***** Material for the task *****
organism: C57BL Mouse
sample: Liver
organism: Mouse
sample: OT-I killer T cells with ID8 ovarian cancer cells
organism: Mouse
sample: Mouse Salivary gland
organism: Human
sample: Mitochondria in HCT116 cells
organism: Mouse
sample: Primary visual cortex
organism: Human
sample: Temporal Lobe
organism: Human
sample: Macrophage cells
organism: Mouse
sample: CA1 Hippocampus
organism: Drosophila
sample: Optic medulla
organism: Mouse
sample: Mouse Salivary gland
*****
***** Material for the task *****
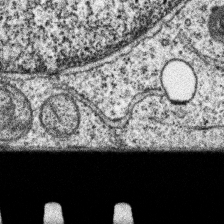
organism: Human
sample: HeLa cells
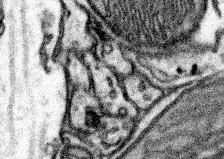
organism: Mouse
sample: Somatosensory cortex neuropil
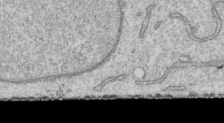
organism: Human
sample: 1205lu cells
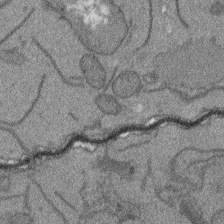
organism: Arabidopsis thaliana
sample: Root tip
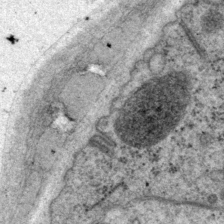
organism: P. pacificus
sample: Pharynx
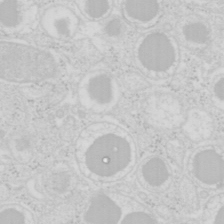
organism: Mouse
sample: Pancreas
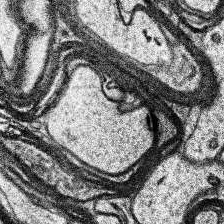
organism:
*****
***** Material for the task *****
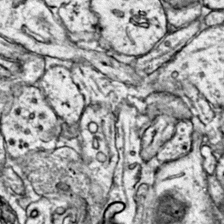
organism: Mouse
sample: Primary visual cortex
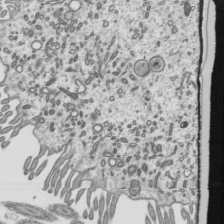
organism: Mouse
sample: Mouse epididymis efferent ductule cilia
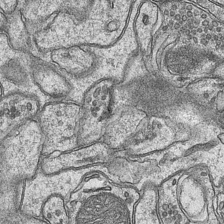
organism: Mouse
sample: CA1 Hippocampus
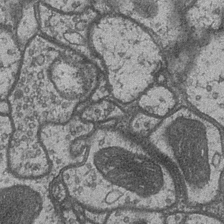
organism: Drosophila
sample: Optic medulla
*****
- _Problem details_:
The answer must be every line from the records above that contains the word "cells", copied out.

- _Response to the task_:
sample: OT-I killer T cells with ID8 ovarian cancer cells
sample: Mitochondria in HCT116 cells
sample: Macrophage cells
sample: HeLa cells
sample: 1205lu cells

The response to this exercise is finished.